SLAC NATIONAL ACCELERATOR LABORATORY
SLAC NATIONAL ACCELERATOR LABORATORY
Joint Center for Structural Genomics, SLAC National Accelerator Laboratory, Menlo Park, CA
High-throughput Protein 3D Structure Determination
The Joint Center for Structural Genomics (JCSG) was a research consortium member of the National Institutes of Health (NIH) sponsored Protein Structure Initiative (PSI), a large-scale project whose goal was to develop high-throughput methodologies that would reduce the costs of and accelerate protein structure determination and to use these methodologies to determine the 3D structures of proteins from a wide array of organisms on a genome-wide scale to identify new protein folds and to help elucidate their functions. As an associate scientist in the structure determination core of the JCSG, my research focused on the high-throughput crystal structure determination and refinement of a wide array of protein structures. In addition to X-ray data collection and the determination and refinement of structures, I also analyzed the structures using bioinformatics tools (e.g., BLAST, Clustal, Dali, etc.) to further probe their biological and functional significance. The structures which I refined and analyzed are listed in Table 1 below.

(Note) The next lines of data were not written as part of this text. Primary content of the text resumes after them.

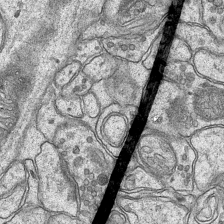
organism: Mouse
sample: CA1 Hippocampus
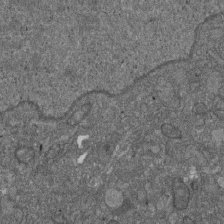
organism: Drosophila
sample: Nephrocyte
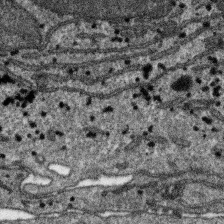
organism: Human
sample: Lung epithelial cells infected with SARS-CoV-2
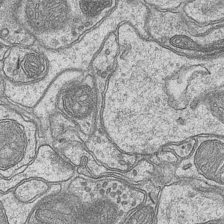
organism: Mouse
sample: CA1 Hippocampus
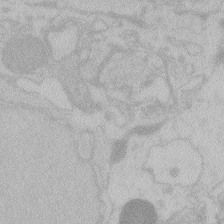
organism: Zebrafish
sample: Macrophage infected with Toxoplasma gondii
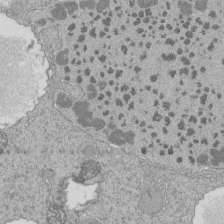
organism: Tetrahymena
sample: Cilia in tetrahymena
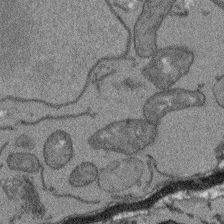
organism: Arabidopsis thaliana
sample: Root tip
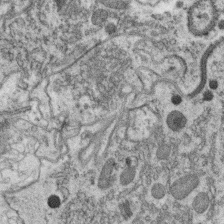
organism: C. elegans
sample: C. elegans oocyte; sperm cells
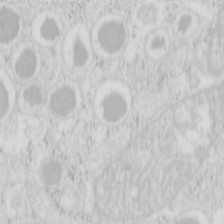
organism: Mouse
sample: Pancreas
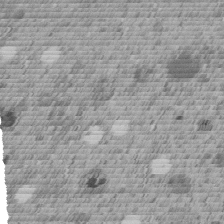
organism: C. elegans
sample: C. elegans embryo early stage
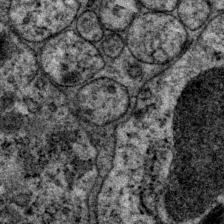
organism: P. pacificus
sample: Pharynx
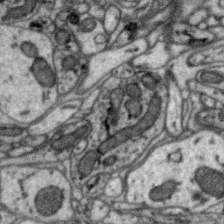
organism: Zebra finch
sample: Brain
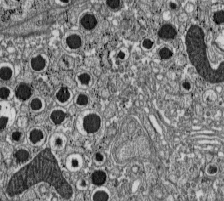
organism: C57BL Mouse
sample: Pancreatic islet
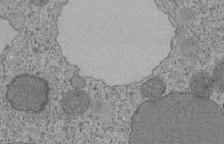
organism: Tetrahymena
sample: Cilia in tetrahymena
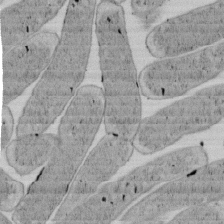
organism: E. coli
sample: Bacterial nucleoid

Table 1. List of the protein 3D atomic structures that I worked on at the JCSG. The PDB ID links for viewing the 3D structures are provided. Proteins marked with an asterisk by its number were studied in further detail and described below.
Proteins from the Human Gut Microbiota
One of the main areas of focus of JCSG research was the human microbiota, which is the community of commensal, symbiotic, and pathogenic microorganisms that live in and on the human body. It is estimated that there are more than 10x more microbes living in and on a human host than there are human cells. In the human gut alone, it is estimated that there are ~500 microbial species present.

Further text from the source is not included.